NEW technology is taking root in some of the most unexpected places.
The 110 year old Greenwood Orchards in Merrigum, Victoria is a prime example, hosting the roll out of a new pest monitoring system using the locally grown PestTrack smartphone application, which is designed to harness the observational power of the communities which surround the district’s orchards.
Fruit fly outbreaks can be fatal for farmers' crops, wiping out entire an orchard in during an outbreak and wreaking millions of dollars of damage to crops.
The aim is take information from fruit fly traps across the district to track emerging fruit fly outbreaks and monitor the pest’s population and its typically large fluctuations across the seasons, to better target and time control measures for maximum impact.
The app will capture thousands of readings from traps on farm and in the gardens backyard vegetable patches around town, documenting fly numbers in traps as well as recording the GPS location. The information will be fed into the cloud, where the information can be collated and analysed.
Wedged between regional centres of Echuca and Shepparton in the fertile Goulburn Valley the family-owned apple and pear producing property may not spring to mind as the most likely place to see cutting edge crowd sourced data monitoring.
But orchardist Lynton Greenwood, who is the fourth generation to run the property, said his family has always looked to the future.
“This property has been chemical fertiliser-free since the 1890s,” Mr Greenwoood said.
Greenwood Orchards has farmed under biodynamic principles well before it was fashionable and leapt into the organic fruit market at its inception.
“This is a unique property,” Mr Greenwood said. “We’ve always specialised in soil management and we’ve supplied the organic market since it began in the 1980s.”
Mr Greenwood sends fruit to fresh organic markets in metropolitan centres and juices ungraded fruit on farm.
Kyabram, Victoria based software provider Advance Computing developed the application.
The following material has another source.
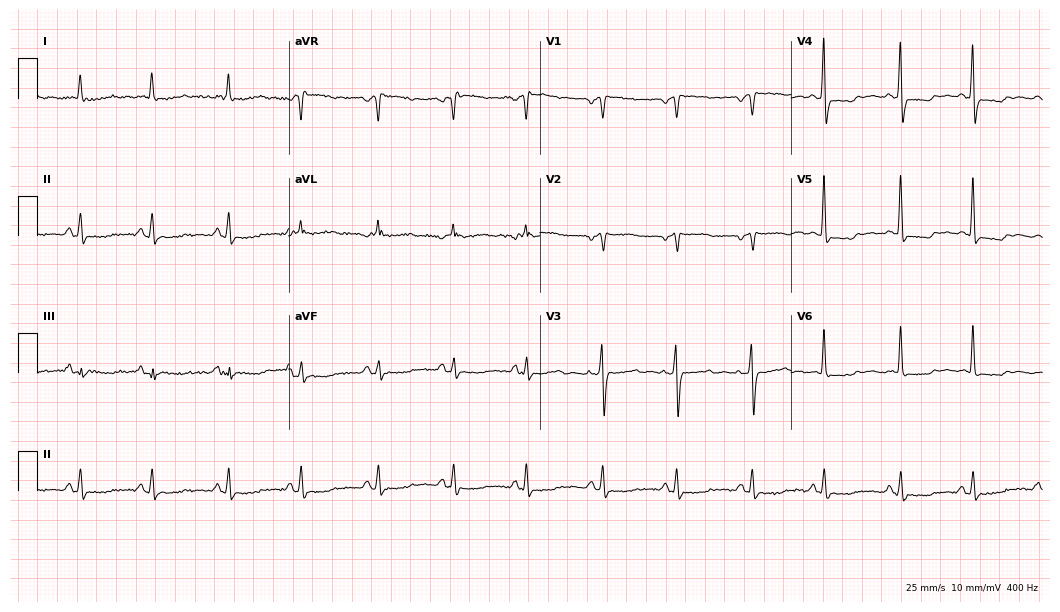
Electrocardiogram, a man, 81 years old. Of the six screened findings (first-degree AV block, right bundle branch block (RBBB), left bundle branch block (LBBB), sinus bradycardia, atrial fibrillation (AF), sinus tachycardia), none is recorded. Other findings, if any, are not listed.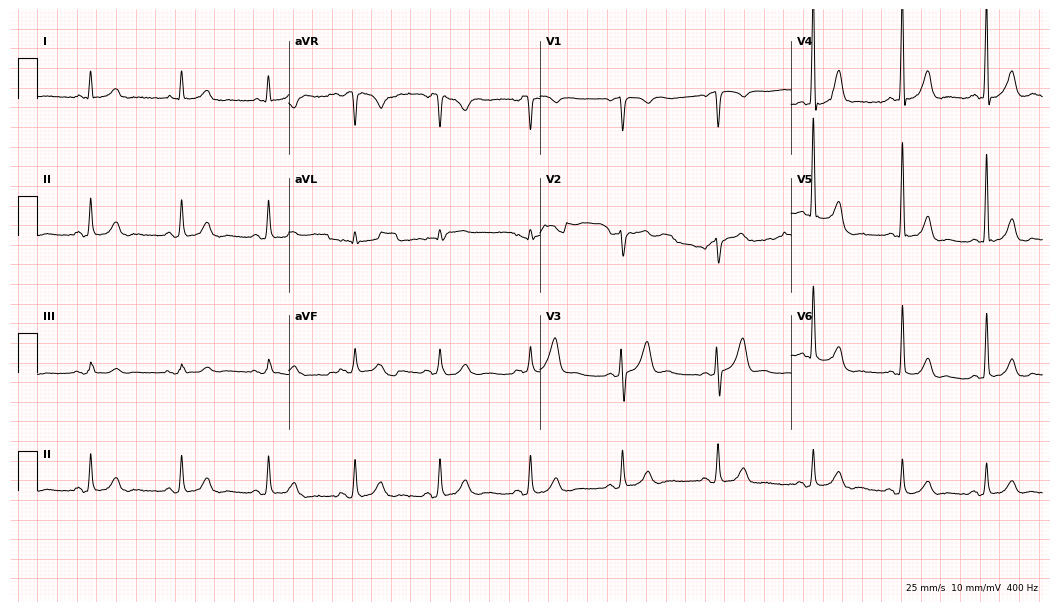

The 25 employee-strong software developer partnered with Microsoft, to add the data storage and cloud computing capability at the back end of the app.
Advance Computing director Chris Motton said the app was set up to be user friendly, and with an eye to ongoing development.
Once a user has captured a picture of a fruit fly in a trap with their phone, the app guides the user through a species confirmation and gender identification process.
“The idea for the future is once we have enough photos stored in the system the app can self-indentify from a photo,” Mr Motton said.
On farm producers may even invest in fully-automated traps to capture pictures and upload them without any human effort.
Mr Motton said Advance Computing absorbed the cost of app development, given the potential benefits to the local fruit industry and regional economy which the company operates in.
He said PestSmart can be tweaked to expand its use.
“The idea was to be generic when we developed it, so we can look at using for other pests,” Mr Motton said.
Microsoft Australia’s small to medium business director Steven Miller said his company is making a concerted push into agtech, and it is targeting smaller partners like Advance Computing to get close to common problems, rather than focusing onlarge corporates.
Highlighting the rapid growth in technology and bourgeoning commercialisation opportunities, Microsoft Australia said the cloud computing power required would have been unaffordable just five years ago for the biodynamic Greenwood Orchards, founded in 1896.
“Previously, to achieve the data capture like we have with PestSmart we would have had to build an internet connected server in shed there, which would have meant substantial cost to Lynton,” Mr Motton explained. “But now can do it for dollars a day with the cloud.”
Microsoft wants to get so close to farmers and he’s encouraging farmers with a problem, or tech heads with solutions, to contact Microsoft in person on 1800 718 177.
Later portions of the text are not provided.